Aim of the task:
Since the pictures are not wanted, retype the listing below exactly and without them.
+++ Recorded information
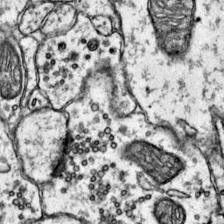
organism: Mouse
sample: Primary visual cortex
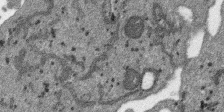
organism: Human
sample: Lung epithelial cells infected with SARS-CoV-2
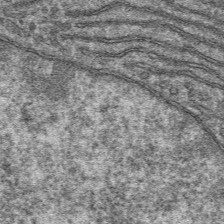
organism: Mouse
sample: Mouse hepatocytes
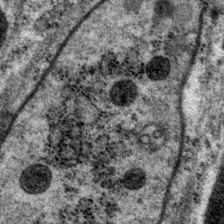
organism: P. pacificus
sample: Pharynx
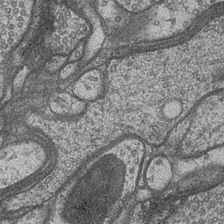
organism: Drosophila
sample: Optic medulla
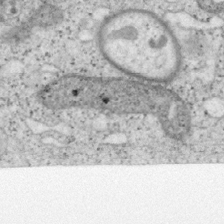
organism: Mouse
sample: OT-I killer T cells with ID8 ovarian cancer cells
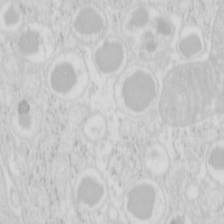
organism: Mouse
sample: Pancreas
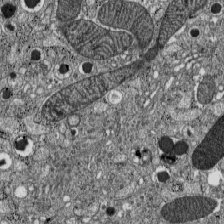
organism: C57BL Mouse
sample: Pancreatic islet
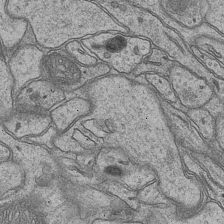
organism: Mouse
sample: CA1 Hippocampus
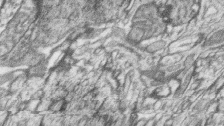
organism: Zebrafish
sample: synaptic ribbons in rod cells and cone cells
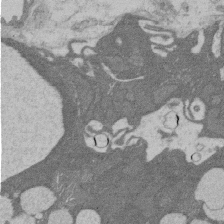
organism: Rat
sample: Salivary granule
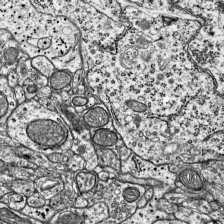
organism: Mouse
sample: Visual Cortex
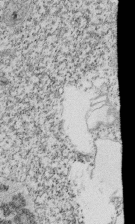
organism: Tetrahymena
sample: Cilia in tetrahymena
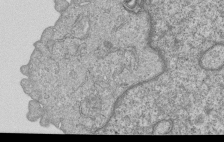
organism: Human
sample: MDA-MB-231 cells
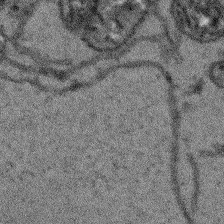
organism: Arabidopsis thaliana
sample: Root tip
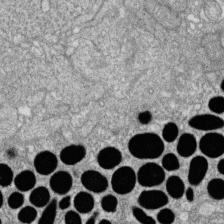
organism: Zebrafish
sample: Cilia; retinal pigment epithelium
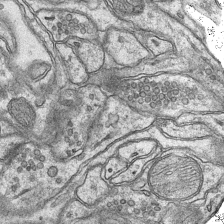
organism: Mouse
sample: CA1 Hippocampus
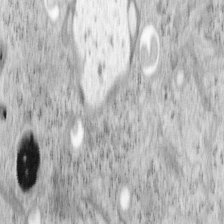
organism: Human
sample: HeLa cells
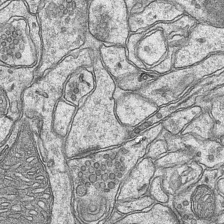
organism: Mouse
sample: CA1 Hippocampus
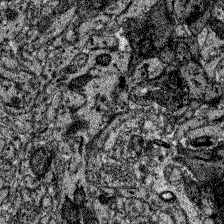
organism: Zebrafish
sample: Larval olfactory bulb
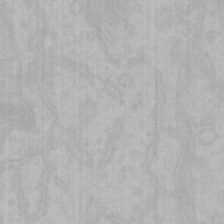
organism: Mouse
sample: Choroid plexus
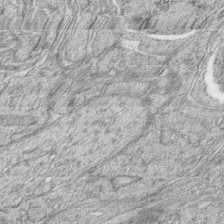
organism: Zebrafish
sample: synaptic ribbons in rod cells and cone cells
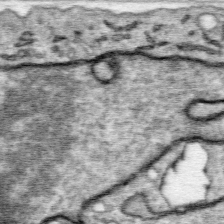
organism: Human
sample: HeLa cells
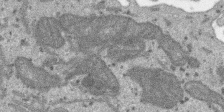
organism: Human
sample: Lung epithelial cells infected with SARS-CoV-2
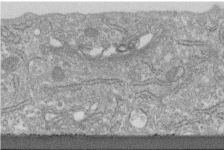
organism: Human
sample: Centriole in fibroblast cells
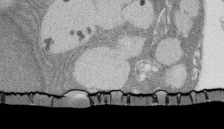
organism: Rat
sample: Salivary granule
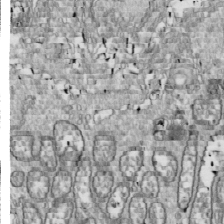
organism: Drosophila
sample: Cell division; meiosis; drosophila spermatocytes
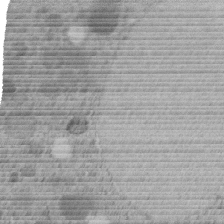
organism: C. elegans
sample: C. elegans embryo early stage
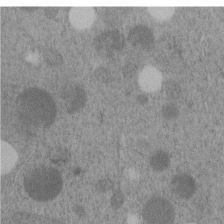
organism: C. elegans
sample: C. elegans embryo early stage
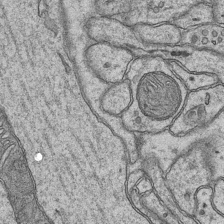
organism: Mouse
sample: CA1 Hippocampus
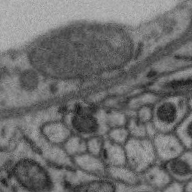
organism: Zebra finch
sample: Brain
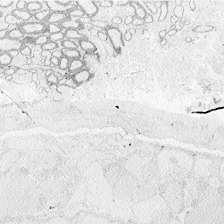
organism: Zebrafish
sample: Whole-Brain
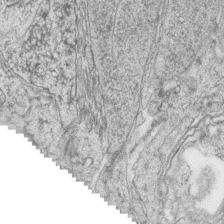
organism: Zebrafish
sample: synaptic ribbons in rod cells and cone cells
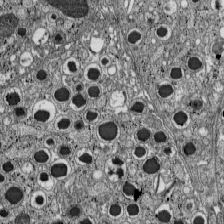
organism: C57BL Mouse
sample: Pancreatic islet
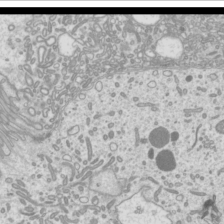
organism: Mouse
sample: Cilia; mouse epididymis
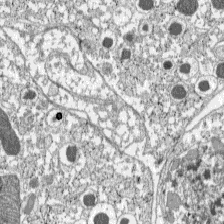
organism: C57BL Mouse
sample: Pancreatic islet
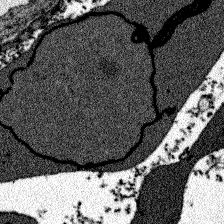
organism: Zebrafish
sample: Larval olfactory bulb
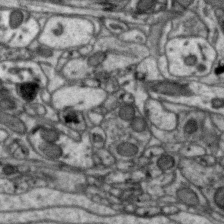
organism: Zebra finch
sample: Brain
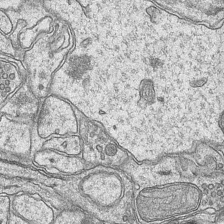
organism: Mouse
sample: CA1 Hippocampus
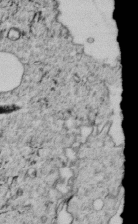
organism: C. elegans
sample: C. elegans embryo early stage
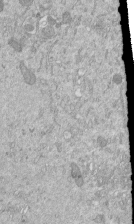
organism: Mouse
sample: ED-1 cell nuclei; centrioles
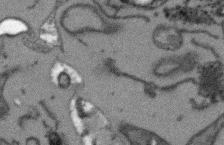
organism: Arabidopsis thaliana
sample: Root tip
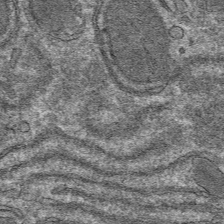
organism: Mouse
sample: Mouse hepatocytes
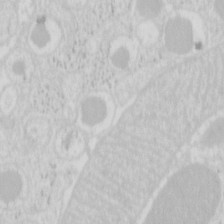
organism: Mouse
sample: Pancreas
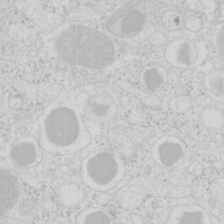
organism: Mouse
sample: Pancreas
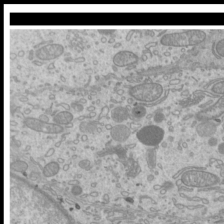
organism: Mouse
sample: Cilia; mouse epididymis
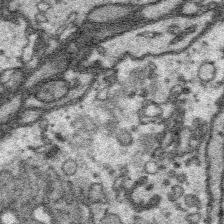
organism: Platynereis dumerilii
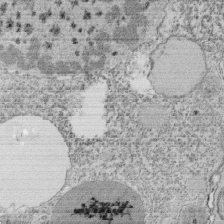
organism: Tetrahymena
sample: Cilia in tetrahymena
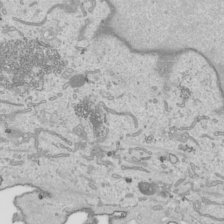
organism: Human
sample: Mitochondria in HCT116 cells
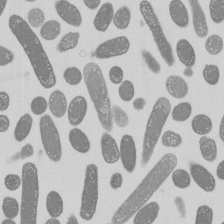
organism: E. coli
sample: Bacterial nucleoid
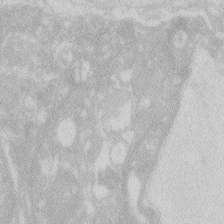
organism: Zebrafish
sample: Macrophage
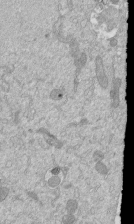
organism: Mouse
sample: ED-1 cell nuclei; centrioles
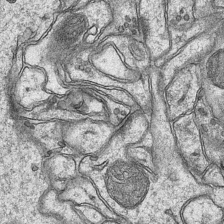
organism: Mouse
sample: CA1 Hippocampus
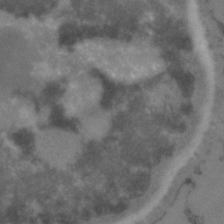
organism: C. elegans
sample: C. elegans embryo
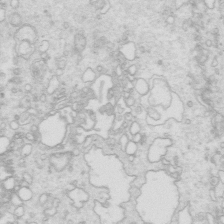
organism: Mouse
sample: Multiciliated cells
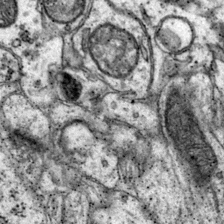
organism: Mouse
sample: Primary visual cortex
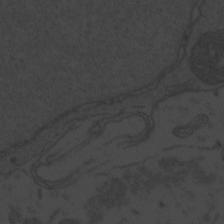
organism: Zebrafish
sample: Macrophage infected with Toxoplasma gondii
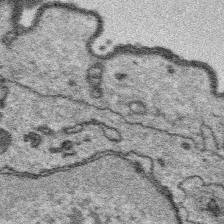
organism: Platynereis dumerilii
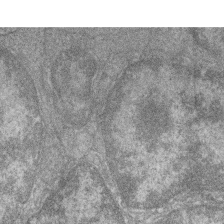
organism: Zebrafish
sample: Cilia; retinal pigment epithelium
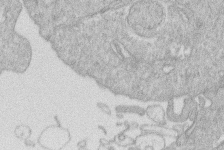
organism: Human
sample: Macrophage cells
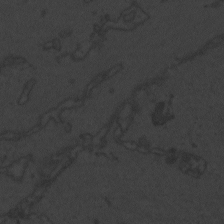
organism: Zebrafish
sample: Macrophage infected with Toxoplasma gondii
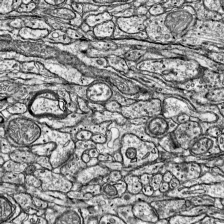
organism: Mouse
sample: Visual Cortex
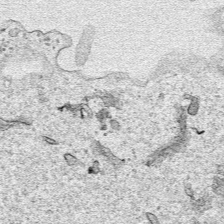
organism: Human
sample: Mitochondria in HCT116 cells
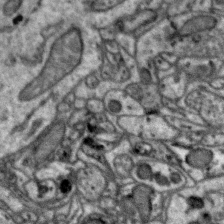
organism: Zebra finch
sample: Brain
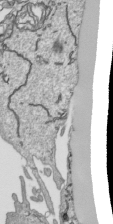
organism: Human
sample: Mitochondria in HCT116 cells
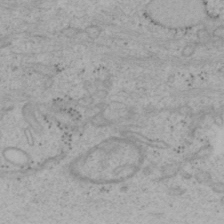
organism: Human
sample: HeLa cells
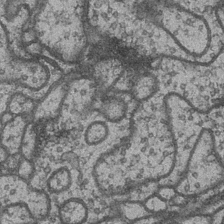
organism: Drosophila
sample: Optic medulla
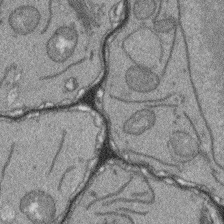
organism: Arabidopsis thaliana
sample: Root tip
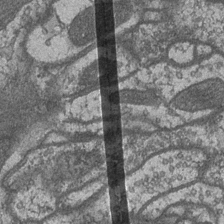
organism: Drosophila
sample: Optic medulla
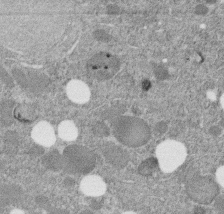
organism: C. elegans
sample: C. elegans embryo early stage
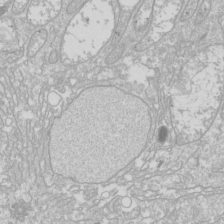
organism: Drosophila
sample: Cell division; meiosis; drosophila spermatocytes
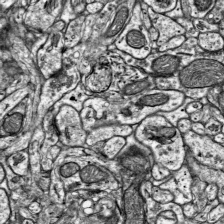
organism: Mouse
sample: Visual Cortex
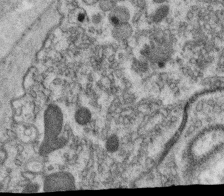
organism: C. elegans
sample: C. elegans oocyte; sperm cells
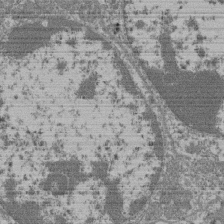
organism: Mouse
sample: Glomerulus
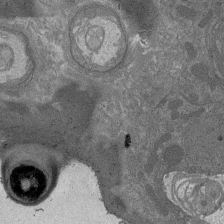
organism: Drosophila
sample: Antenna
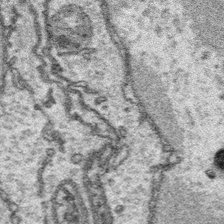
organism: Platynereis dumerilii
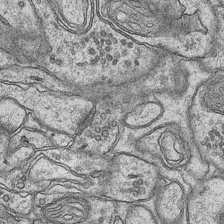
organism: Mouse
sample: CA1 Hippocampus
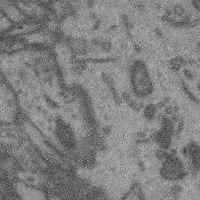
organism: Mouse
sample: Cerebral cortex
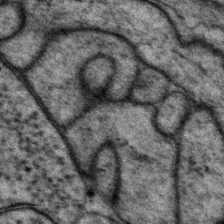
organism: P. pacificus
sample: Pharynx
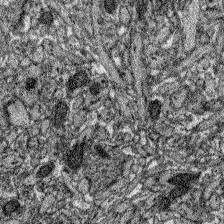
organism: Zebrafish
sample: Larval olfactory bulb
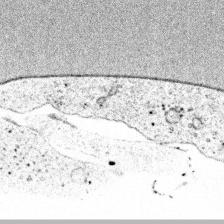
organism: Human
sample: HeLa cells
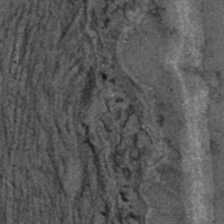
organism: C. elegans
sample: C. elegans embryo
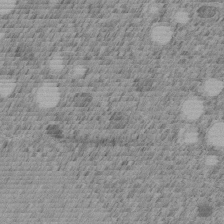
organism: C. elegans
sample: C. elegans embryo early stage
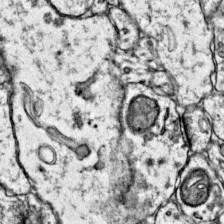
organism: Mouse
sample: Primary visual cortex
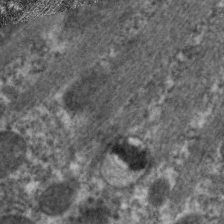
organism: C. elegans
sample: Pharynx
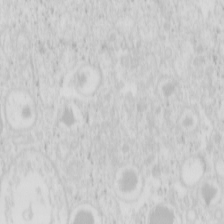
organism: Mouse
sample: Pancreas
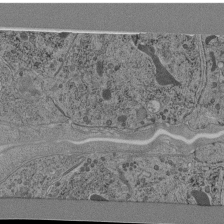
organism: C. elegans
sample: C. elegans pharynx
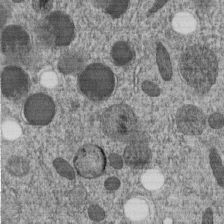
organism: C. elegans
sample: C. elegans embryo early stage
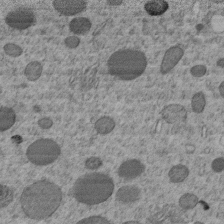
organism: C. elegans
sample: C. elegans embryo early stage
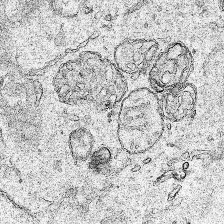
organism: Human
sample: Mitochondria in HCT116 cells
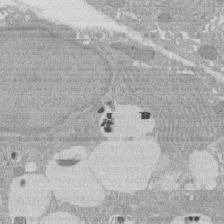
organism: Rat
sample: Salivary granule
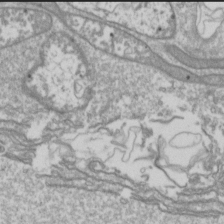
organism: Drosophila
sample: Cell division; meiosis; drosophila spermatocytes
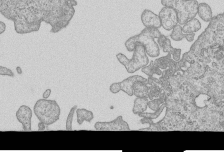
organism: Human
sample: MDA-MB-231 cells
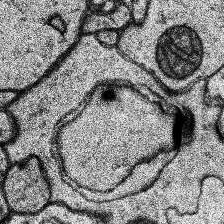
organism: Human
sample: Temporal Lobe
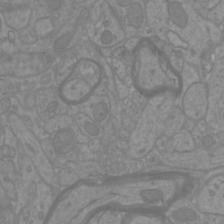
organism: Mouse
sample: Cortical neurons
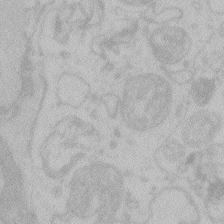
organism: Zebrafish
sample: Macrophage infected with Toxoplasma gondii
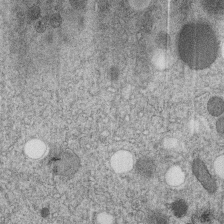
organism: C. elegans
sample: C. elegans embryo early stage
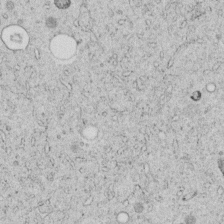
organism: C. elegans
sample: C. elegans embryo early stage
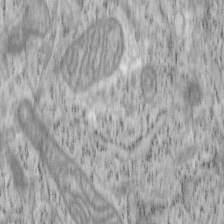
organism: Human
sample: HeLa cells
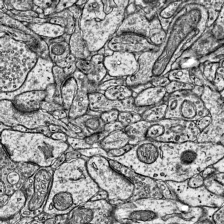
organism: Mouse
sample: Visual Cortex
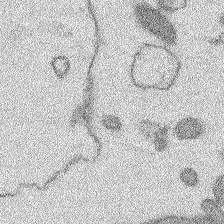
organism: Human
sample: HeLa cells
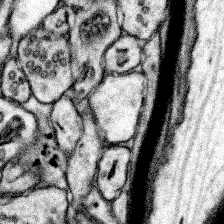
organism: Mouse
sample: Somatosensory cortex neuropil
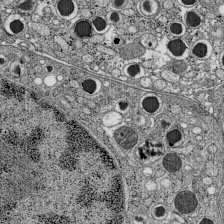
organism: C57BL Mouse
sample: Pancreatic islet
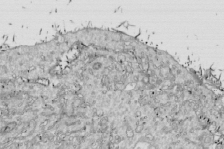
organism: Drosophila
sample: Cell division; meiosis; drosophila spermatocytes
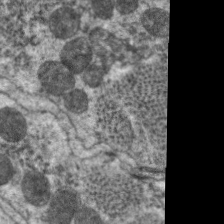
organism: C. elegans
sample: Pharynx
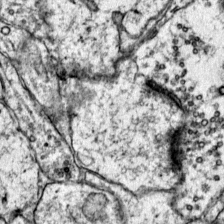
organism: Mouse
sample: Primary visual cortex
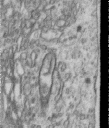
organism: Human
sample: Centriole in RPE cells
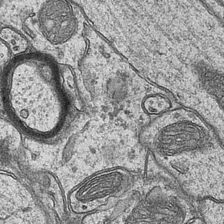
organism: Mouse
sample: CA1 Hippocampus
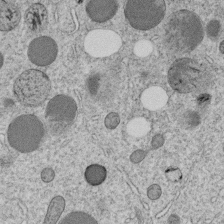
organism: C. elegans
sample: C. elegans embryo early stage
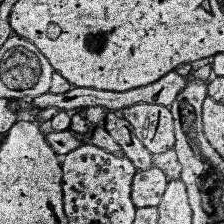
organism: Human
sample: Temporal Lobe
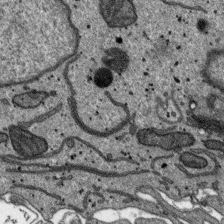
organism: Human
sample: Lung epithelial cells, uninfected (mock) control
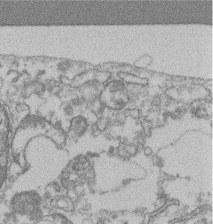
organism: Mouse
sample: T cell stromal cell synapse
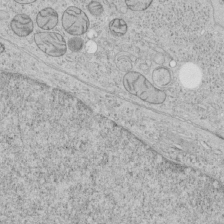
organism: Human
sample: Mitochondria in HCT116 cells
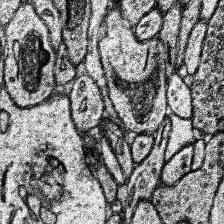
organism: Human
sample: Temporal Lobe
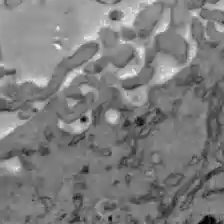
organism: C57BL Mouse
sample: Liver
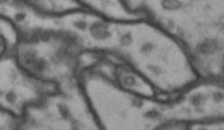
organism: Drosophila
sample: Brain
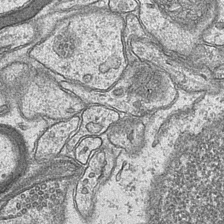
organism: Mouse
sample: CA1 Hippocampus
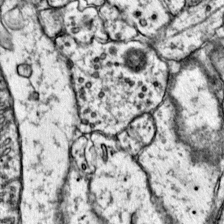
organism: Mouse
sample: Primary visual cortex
++++++
Answer to this task:
organism: Mouse
sample: Primary visual cortex
organism: Human
sample: Lung epithelial cells infected with SARS-CoV-2
organism: Mouse
sample: Mouse hepatocytes
organism: P. pacificus
sample: Pharynx
organism: Drosophila
sample: Optic medulla
organism: Mouse
sample: OT-I killer T cells with ID8 ovarian cancer cells
organism: Mouse
sample: Pancreas
organism: C57BL Mouse
sample: Pancreatic islet
organism: Mouse
sample: CA1 Hippocampus
organism: Zebrafish
sample: synaptic ribbons in rod cells and cone cells
organism: Rat
sample: Salivary granule
organism: Mouse
sample: Visual Cortex
organism: Tetrahymena
sample: Cilia in tetrahymena
organism: Human
sample: MDA-MB-231 cells
organism: Arabidopsis thaliana
sample: Root tip
organism: Zebrafish
sample: Cilia; retinal pigment epithelium
organism: Mouse
sample: CA1 Hippocampus
organism: Human
sample: HeLa cells
organism: Mouse
sample: CA1 Hippocampus
organism: Zebrafish
sample: Larval olfactory bulb
organism: Mouse
sample: Choroid plexus
organism: Zebrafish
sample: synaptic ribbons in rod cells and cone cells
organism: Human
sample: HeLa cells
organism: Human
sample: Lung epithelial cells infected with SARS-CoV-2
organism: Human
sample: Centriole in fibroblast cells
organism: Rat
sample: Salivary granule
organism: Drosophila
sample: Cell division; meiosis; drosophila spermatocytes
organism: C. elegans
sample: C. elegans embryo early stage
organism: C. elegans
sample: C. elegans embryo early stage
organism: Mouse
sample: CA1 Hippocampus
organism: Zebra finch
sample: Brain
organism: Zebrafish
sample: Whole-Brain
organism: Zebrafish
sample: synaptic ribbons in rod cells and cone cells
organism: C57BL Mouse
sample: Pancreatic islet
organism: Mouse
sample: Cilia; mouse epididymis
organism: C57BL Mouse
sample: Pancreatic islet
organism: Zebrafish
sample: Larval olfactory bulb
organism: Zebra finch
sample: Brain
organism: Mouse
sample: CA1 Hippocampus
organism: C. elegans
sample: C. elegans embryo early stage
organism: Mouse
sample: ED-1 cell nuclei; centrioles
organism: Arabidopsis thaliana
sample: Root tip
organism: Mouse
sample: Mouse hepatocytes
organism: Mouse
sample: Pancreas
organism: Mouse
sample: Pancreas
organism: Mouse
sample: Cilia; mouse epididymis
organism: Platynereis dumerilii
organism: Tetrahymena
sample: Cilia in tetrahymena
organism: Human
sample: Mitochondria in HCT116 cells
organism: E. coli
sample: Bacterial nucleoid
organism: Zebrafish
sample: Macrophage
organism: Mouse
sample: ED-1 cell nuclei; centrioles
organism: Mouse
sample: CA1 Hippocampus
organism: C. elegans
sample: C. elegans embryo
organism: Mouse
sample: Multiciliated cells
organism: Mouse
sample: Primary visual cortex
organism: Zebrafish
sample: Macrophage infected with Toxoplasma gondii
organism: Platynereis dumerilii
organism: Zebrafish
sample: Cilia; retinal pigment epithelium
organism: Human
sample: Macrophage cells
organism: Zebrafish
sample: Macrophage infected with Toxoplasma gondii
organism: Mouse
sample: Visual Cortex
organism: Human
sample: Mitochondria in HCT116 cells
organism: Zebra finch
sample: Brain
organism: Human
sample: Mitochondria in HCT116 cells
organism: Human
sample: HeLa cells
organism: Drosophila
sample: Optic medulla
organism: Arabidopsis thaliana
sample: Root tip
organism: Drosophila
sample: Optic medulla
organism: C. elegans
sample: C. elegans embryo early stage
organism: Drosophila
sample: Cell division; meiosis; drosophila spermatocytes
organism: Mouse
sample: Visual Cortex
organism: C. elegans
sample: C. elegans oocyte; sperm cells
organism: Mouse
sample: Glomerulus
organism: Drosophila
sample: Antenna
organism: Platynereis dumerilii
organism: Mouse
sample: CA1 Hippocampus
organism: Mouse
sample: Cerebral cortex
organism: P. pacificus
sample: Pharynx
organism: Zebrafish
sample: Larval olfactory bulb
organism: Human
sample: HeLa cells
organism: C. elegans
sample: C. elegans embryo
organism: C. elegans
sample: C. elegans embryo early stage
organism: Mouse
sample: Primary visual cortex
organism: C. elegans
sample: Pharynx
organism: Mouse
sample: Pancreas
organism: C. elegans
sample: C. elegans pharynx
organism: C. elegans
sample: C. elegans embryo early stage
organism: C. elegans
sample: C. elegans embryo early stage
organism: Human
sample: Mitochondria in HCT116 cells
organism: Rat
sample: Salivary granule
organism: Drosophila
sample: Cell division; meiosis; drosophila spermatocytes
organism: Human
sample: MDA-MB-231 cells
organism: Human
sample: Temporal Lobe
organism: Mouse
sample: Cortical neurons
organism: Zebrafish
sample: Macrophage infected with Toxoplasma gondii
organism: C. elegans
sample: C. elegans embryo early stage
organism: C. elegans
sample: C. elegans embryo early stage
organism: Human
sample: HeLa cells
organism: Mouse
sample: Visual Cortex
organism: Human
sample: HeLa cells
organism: Mouse
sample: Somatosensory cortex neuropil
organism: C57BL Mouse
sample: Pancreatic islet
organism: Drosophila
sample: Cell division; meiosis; drosophila spermatocytes
organism: C. elegans
sample: Pharynx
organism: Mouse
sample: Primary visual cortex
organism: Human
sample: Centriole in RPE cells
organism: Mouse
sample: CA1 Hippocampus
organism: C. elegans
sample: C. elegans embryo early stage
organism: Human
sample: Temporal Lobe
organism: Human
sample: Lung epithelial cells, uninfected (mock) control
organism: Mouse
sample: T cell stromal cell synapse
organism: Human
sample: Mitochondria in HCT116 cells
organism: Human
sample: Temporal Lobe
organism: C57BL Mouse
sample: Liver
organism: Drosophila
sample: Brain
organism: Mouse
sample: CA1 Hippocampus
organism: Mouse
sample: Primary visual cortex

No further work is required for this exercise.